Your goal: When you copy from the entries that follow, take only the lines from the one with "Especialización | 14594 |" down to the one with "1715 | 2674 |", keeping both ends and dropping every picture.

Given records:

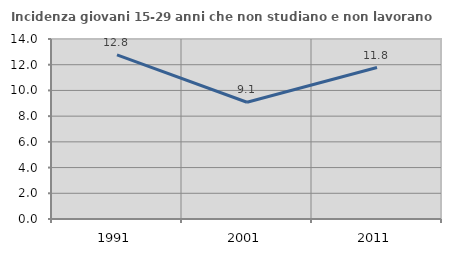
| Category | Incidenza giovani 15-29 anni che non studiano e non lavorano  |
|---|---|
| 1991.0 | 12.768 |
| 2001.0 | 9.08 |
| 2011.0 | 11.782 |
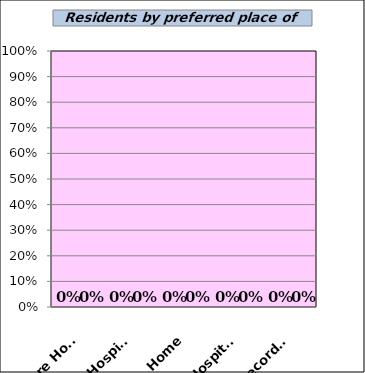
| Category | Pre-Programme | Post-Programme |
|---|---|---|
| Care Home | 0 | 0 |
| Hospice | 0 | 0 |
| Home | 0 | 0 |
| Hospital | 0 | 0 |
| Unrecorded | 0 | 0 |
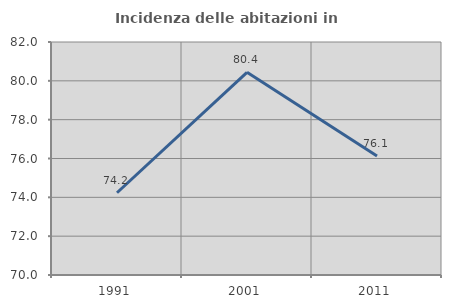
| Category | Incidenza delle abitazioni in proprietà  |
|---|---|
| 1991.0 | 74.237 |
| 2001.0 | 80.441 |
| 2011.0 | 76.134 |
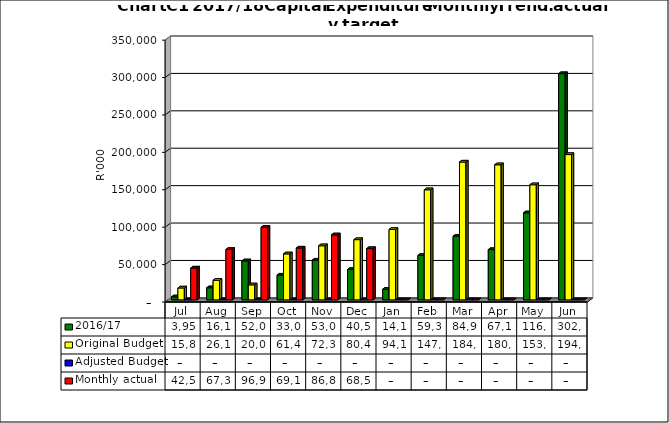
| Category | 2016/17 | Original Budget | Adjusted Budget | Monthly actual |
|---|---|---|---|---|
| Jul | 3958013.321 | 15888227.121 | 0 | 42514077.958 |
| Aug | 16119878.958 | 26147045.201 | 0 | 67305085.712 |
| Sep | 52071773.847 | 20000000 | 0 | 96927101.019 |
| Oct | 33023091.668 | 61424090.403 | 0 | 69191121.856 |
| Nov | 53074277.766 | 72300520.141 | 0 | 86835890.219 |
| Dec | 40503251.183 | 80450520.141 | 0 | 68525464.005 |
| Jan | 14140244.7 | 94117062.52 | 0 | 0 |
| Feb | 59318767.097 | 147118047.537 | 0 | 0 |
| Mar | 84955280.367 | 184167062.52 | 0 | 0 |
| Apr | 67166855.65 | 180519809.357 | 0 | 0 |
| May | 116269357.366 | 153826239.095 | 0 | 0 |
| Jun | 302312762.406 | 194159375.962 | 0 | 0 |
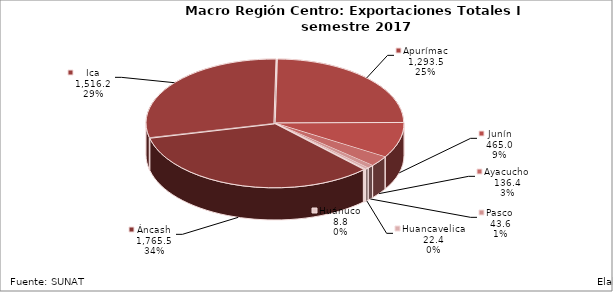
| Category | Series 0 |
|---|---|
| Áncash | 1765.547 |
| Ica | 1516.152 |
| Apurímac | 1293.534 |
| Junín | 465 |
| Ayacucho | 136.392 |
| Pasco | 43.561 |
| Huancavelica | 22.433 |
| Huánuco | 8.828 |
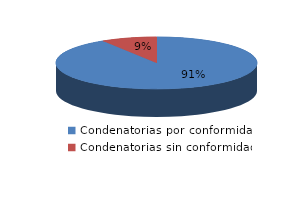
| Category | Series 0 |
|---|---|
| 0 | 549 |
| 1 | 54 |
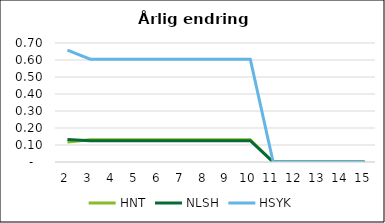
| Category | HNT | NLSH | HSYK |
|---|---|---|---|
| 2.0 | 0.118 | 0.132 | 0.659 |
| 3.0 | 0.131 | 0.125 | 0.604 |
| 4.0 | 0.131 | 0.125 | 0.604 |
| 5.0 | 0.131 | 0.125 | 0.604 |
| 6.0 | 0.131 | 0.125 | 0.604 |
| 7.0 | 0.131 | 0.125 | 0.604 |
| 8.0 | 0.131 | 0.125 | 0.604 |
| 9.0 | 0.131 | 0.125 | 0.604 |
| 10.0 | 0.131 | 0.125 | 0.604 |
| 11.0 | 0 | 0 | 0 |
| 12.0 | 0 | 0 | 0 |
| 13.0 | 0 | 0 | 0 |
| 14.0 | 0 | 0 | 0 |
| 15.0 | 0 | 0 | 0 |
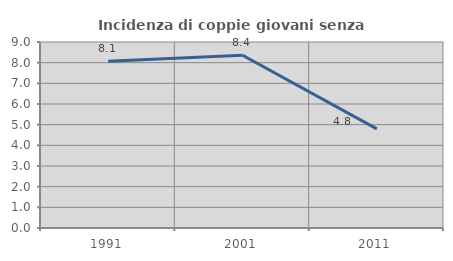
| Category | Incidenza di coppie giovani senza figli |
|---|---|
| 1991.0 | 8.063 |
| 2001.0 | 8.357 |
| 2011.0 | 4.797 |
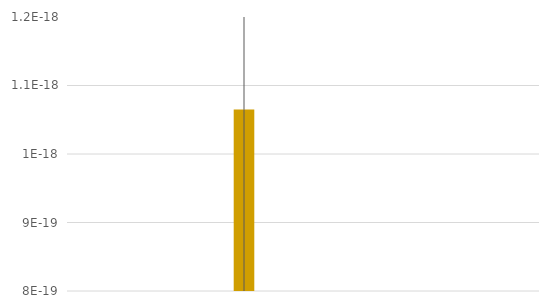
| Category | Series 0 | Series 1 | Series 2 |
|---|---|---|---|
| 0 | 0 | 0 | 0 |
| 1 | 0 | 0 | 0 |
| 2 | 0 | 0 | 0 |
| 3 | 0 | 0 | 0 |
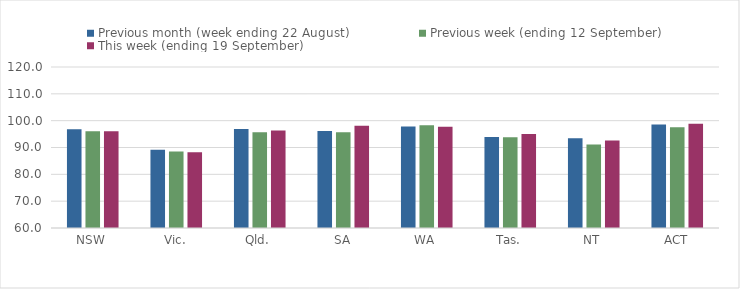
| Category | Previous month (week ending 22 August) | Previous week (ending 12 September) | This week (ending 19 September) |
|---|---|---|---|
| NSW | 96.78 | 96.02 | 96.1 |
| Vic. | 89.16 | 88.49 | 88.19 |
| Qld. | 96.93 | 95.72 | 96.36 |
| SA | 96.15 | 95.68 | 98.15 |
| WA | 97.85 | 98.32 | 97.74 |
| Tas. | 93.9 | 93.8 | 95.04 |
| NT | 93.47 | 91.09 | 92.59 |
| ACT | 98.56 | 97.55 | 98.83 |
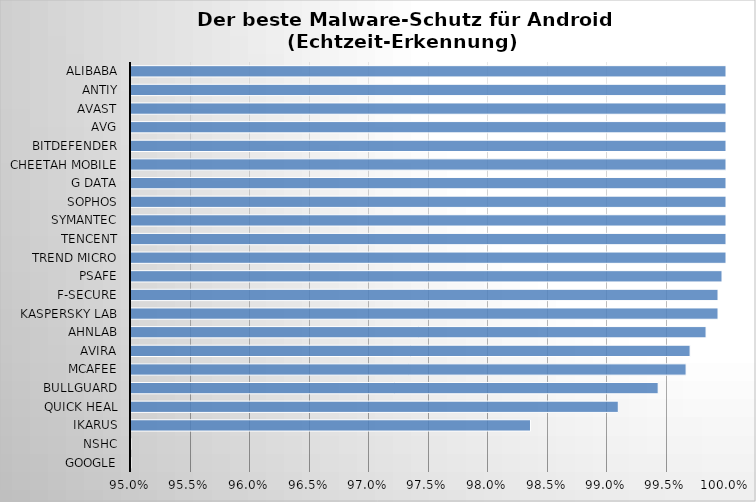
| Category | Series 0 |
|---|---|
| Google | 0.548 |
| NSHC | 0.819 |
| Ikarus | 0.984 |
| Quick Heal | 0.991 |
| BullGuard | 0.994 |
| McAfee | 0.997 |
| Avira | 0.997 |
| AhnLab | 0.998 |
| Kaspersky Lab | 0.999 |
| F-Secure | 0.999 |
| PSafe | 1 |
| Trend Micro | 1 |
| Tencent | 1 |
| Symantec | 1 |
| Sophos | 1 |
| G Data | 1 |
| Cheetah Mobile | 1 |
| Bitdefender | 1 |
| AVG | 1 |
| Avast | 1 |
| Antiy | 1 |
| Alibaba | 1 |
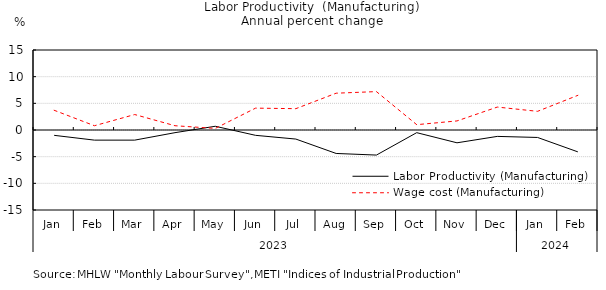
| Category | Labor Productivity (Manufacturing) | Wage cost (Manufacturing) |
|---|---|---|
| 0 | -1 | 3.7 |
| 1 | -1.9 | 0.8 |
| 2 | -1.9 | 2.9 |
| 3 | -0.5 | 0.8 |
| 4 | 0.7 | 0.3 |
| 5 | -1 | 4.1 |
| 6 | -1.7 | 4 |
| 7 | -4.4 | 6.9 |
| 8 | -4.7 | 7.2 |
| 9 | -0.5 | 1 |
| 10 | -2.4 | 1.7 |
| 11 | -1.2 | 4.3 |
| 12 | -1.4 | 3.5 |
| 13 | -4.1 | 6.5 |
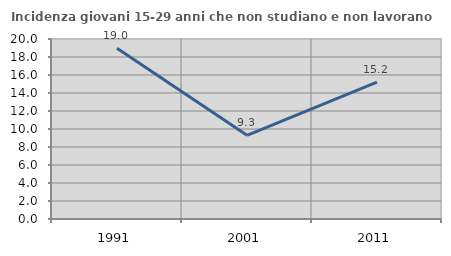
| Category | Incidenza giovani 15-29 anni che non studiano e non lavorano  |
|---|---|
| 1991.0 | 18.972 |
| 2001.0 | 9.296 |
| 2011.0 | 15.211 |
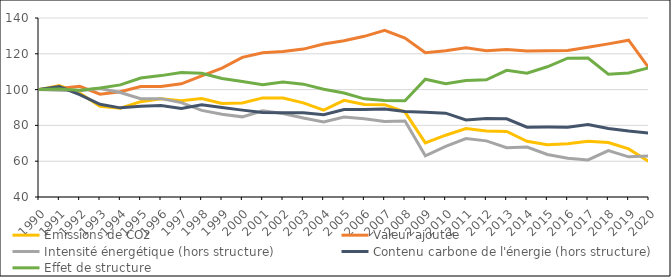
| Category | Émissions de CO2 | Valeur ajoutée | Intensité énergétique (hors structure) | Contenu carbone de l'énergie (hors structure) | Effet de structure |
|---|---|---|---|---|---|
| 1990.0 | 100 | 100 | 100 | 100 | 100 |
| 1991.0 | 102.212 | 100.566 | 99.67 | 101.647 | 100.321 |
| 1992.0 | 98.062 | 101.856 | 99.37 | 97.171 | 99.706 |
| 1993.0 | 90.696 | 97.436 | 100.548 | 91.8 | 100.845 |
| 1994.0 | 89.577 | 98.763 | 98.398 | 89.799 | 102.648 |
| 1995.0 | 93.256 | 101.747 | 94.898 | 90.733 | 106.448 |
| 1996.0 | 94.9 | 101.686 | 94.951 | 91.165 | 107.814 |
| 1997.0 | 93.84 | 103.237 | 92.725 | 89.46 | 109.578 |
| 1998.0 | 94.996 | 107.723 | 88.374 | 91.483 | 109.076 |
| 1999.0 | 92.237 | 111.958 | 86.22 | 89.995 | 106.175 |
| 2000.0 | 92.559 | 118.018 | 84.773 | 88.532 | 104.499 |
| 2001.0 | 95.376 | 120.628 | 88.218 | 87.238 | 102.738 |
| 2002.0 | 95.341 | 121.253 | 86.665 | 87.071 | 104.201 |
| 2003.0 | 92.612 | 122.626 | 84.137 | 87.118 | 103.036 |
| 2004.0 | 88.492 | 125.472 | 81.885 | 85.941 | 100.22 |
| 2005.0 | 93.988 | 127.341 | 84.654 | 88.853 | 98.126 |
| 2006.0 | 91.655 | 129.756 | 83.772 | 88.915 | 94.832 |
| 2007.0 | 91.6 | 133.069 | 82.209 | 89.113 | 93.963 |
| 2008.0 | 87.425 | 128.801 | 82.443 | 87.806 | 93.765 |
| 2009.0 | 70.272 | 120.586 | 63.014 | 87.385 | 105.832 |
| 2010.0 | 74.523 | 121.732 | 68.23 | 86.856 | 103.303 |
| 2011.0 | 78.246 | 123.344 | 72.658 | 83.071 | 105.104 |
| 2012.0 | 76.877 | 121.735 | 71.369 | 83.88 | 105.491 |
| 2013.0 | 76.594 | 122.338 | 67.535 | 83.698 | 110.761 |
| 2014.0 | 71.134 | 121.523 | 67.909 | 78.984 | 109.132 |
| 2015.0 | 69.231 | 121.697 | 63.757 | 79.133 | 112.755 |
| 2016.0 | 69.741 | 121.797 | 61.643 | 79.036 | 117.53 |
| 2017.0 | 71.092 | 123.65 | 60.714 | 80.503 | 117.633 |
| 2018.0 | 70.44 | 125.551 | 65.967 | 78.291 | 108.631 |
| 2019.0 | 66.898 | 127.602 | 62.453 | 76.834 | 109.256 |
| 2020.0 | 59.794 | 111.977 | 62.892 | 75.677 | 112.193 |
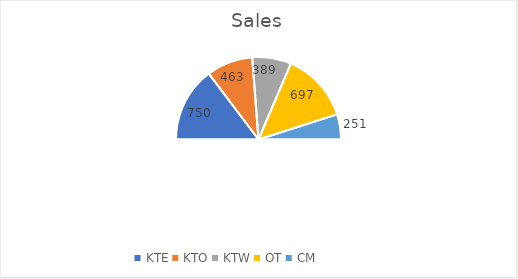
| Category | Sales |
|---|---|
| KTE | 750 |
| KTO | 463 |
| KTW | 389 |
| OT | 697 |
| CM | 251 |
| Total | 2550 |
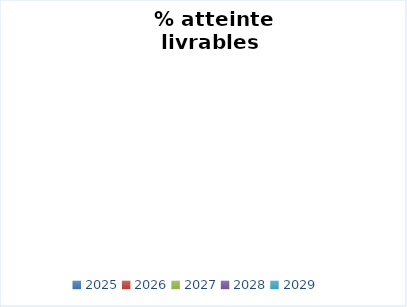
| Category | Series 0 |
|---|---|
| 2025.0 | 0 |
| 2026.0 | 0 |
| 2027.0 | 0 |
| 2028.0 | 0 |
| 2029.0 | 0 |
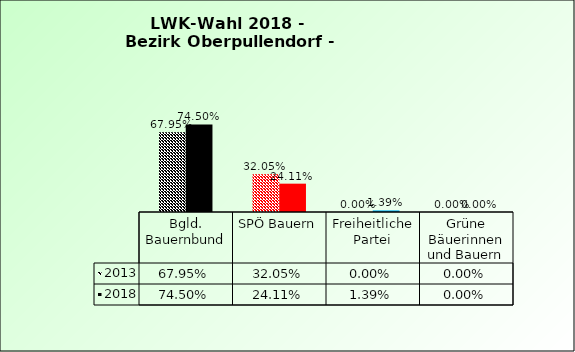
| Category | 2013 | 2018 |
|---|---|---|
| Bgld. Bauernbund | 0.679 | 0.745 |
| SPÖ Bauern | 0.321 | 0.241 |
| Freiheitliche Partei | 0 | 0.014 |
| Grüne Bäuerinnen und Bauern | 0 | 0 |
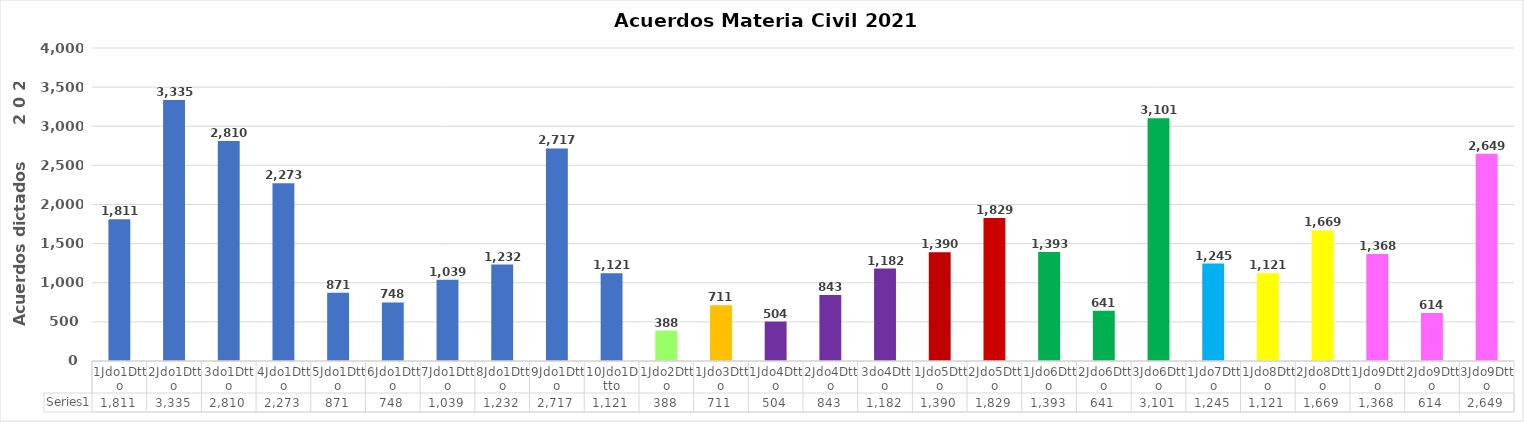
| Category | Series 0 |
|---|---|
| 1Jdo1Dtto | 1811 |
| 2Jdo1Dtto | 3335 |
| 3do1Dtto | 2810 |
| 4Jdo1Dtto | 2273 |
| 5Jdo1Dtto | 871 |
| 6Jdo1Dtto | 748 |
| 7Jdo1Dtto | 1039 |
| 8Jdo1Dtto | 1232 |
| 9Jdo1Dtto | 2717 |
| 10Jdo1Dtto | 1121 |
| 1Jdo2Dtto | 388 |
| 1Jdo3Dtto | 711 |
| 1Jdo4Dtto | 504 |
| 2Jdo4Dtto | 843 |
| 3do4Dtto | 1182 |
| 1Jdo5Dtto | 1390 |
| 2Jdo5Dtto | 1829 |
| 1Jdo6Dtto | 1393 |
| 2Jdo6Dtto | 641 |
| 3Jdo6Dtto | 3101 |
| 1Jdo7Dtto | 1245 |
| 1Jdo8Dtto | 1121 |
| 2Jdo8Dtto | 1669 |
| 1Jdo9Dtto | 1368 |
| 2Jdo9Dtto | 614 |
| 3Jdo9Dtto | 2649 |
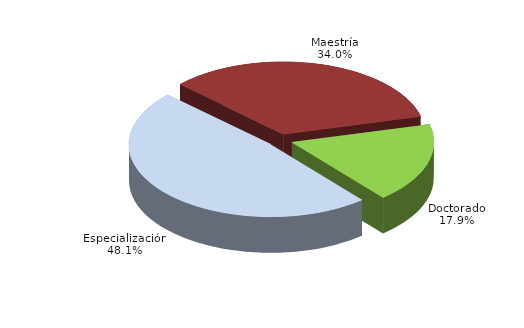
| Category | Series 0 |
|---|---|
| Especialización | 14594 |
| Maestría | 10297 |
| Doctorado | 5419 |
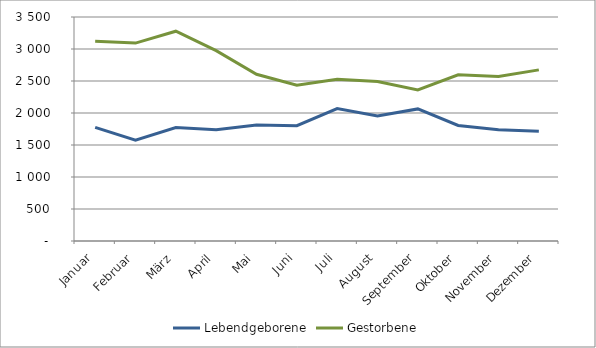
| Category | Lebendgeborene | Gestorbene |
|---|---|---|
| Januar | 1775 | 3122 |
| Februar | 1575 | 3092 |
| März | 1774 | 3278 |
| April | 1739 | 2974 |
| Mai | 1814 | 2605 |
| Juni | 1802 | 2433 |
| Juli | 2069 | 2529 |
| August | 1952 | 2493 |
| September | 2064 | 2361 |
| Oktober | 1805 | 2598 |
| November | 1738 | 2570 |
| Dezember | 1715 | 2674 |
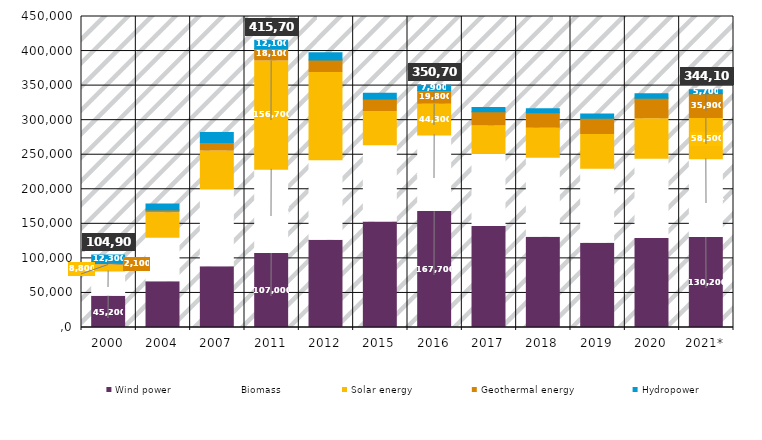
| Category | Wind power | Biomass | Solar energy | Geothermal energy | Hydropower |
|---|---|---|---|---|---|
| 2000 | 45200 | 36500 | 8800 | 2100 | 12300 |
| 2004 | 66200 | 64500 | 35400 | 3800 | 8700 |
| 2007 | 87800 | 112700 | 54800 | 12500 | 14200 |
| 2011 | 107000 | 121800 | 156700 | 18100 | 12100 |
| 2012 | 126400 | 116300 | 126300 | 17900 | 10800 |
| 2015 | 152600 | 112000 | 48000 | 18200 | 8300 |
| 2016 | 167700 | 111000 | 44300 | 19800 | 7900 |
| 2017 | 146200 | 105600 | 39900 | 20500 | 6300 |
| 2018 | 130500 | 115900 | 42000 | 22200 | 5900 |
| 2019 | 122000 | 108400 | 48900 | 23500 | 6200 |
| 2020 | 128800 | 116000 | 57300 | 29700 | 6400 |
| 2021* | 130200 | 113800 | 58500 | 35900 | 5700 |
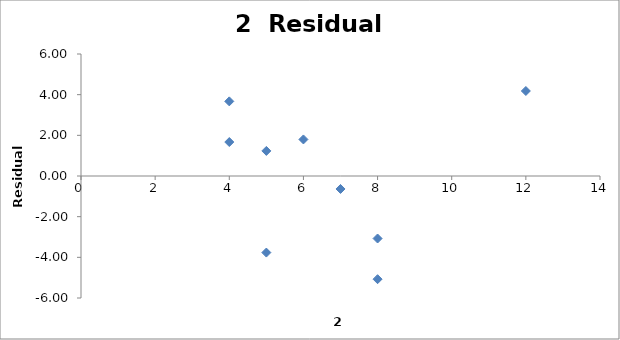
| Category | Series 0 |
|---|---|
| 4.0 | 1.67 |
| 4.0 | 3.67 |
| 5.0 | 1.234 |
| 5.0 | -3.766 |
| 6.0 | 1.798 |
| 7.0 | -0.638 |
| 8.0 | -5.074 |
| 8.0 | -3.074 |
| 12.0 | 4.181 |
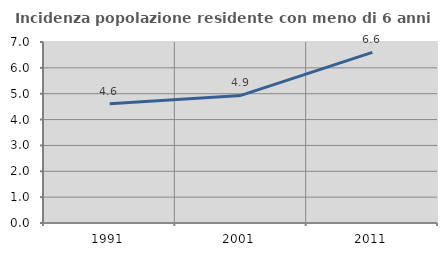
| Category | Incidenza popolazione residente con meno di 6 anni |
|---|---|
| 1991.0 | 4.611 |
| 2001.0 | 4.933 |
| 2011.0 | 6.599 |

Task solution:
| Especialización | 14594 |
| Maestría | 10297 |
| Doctorado | 5419 |
| Category | Lebendgeborene | Gestorbene |
|---|---|---|
| Januar | 1775 | 3122 |
| Februar | 1575 | 3092 |
| März | 1774 | 3278 |
| April | 1739 | 2974 |
| Mai | 1814 | 2605 |
| Juni | 1802 | 2433 |
| Juli | 2069 | 2529 |
| August | 1952 | 2493 |
| September | 2064 | 2361 |
| Oktober | 1805 | 2598 |
| November | 1738 | 2570 |
| Dezember | 1715 | 2674 |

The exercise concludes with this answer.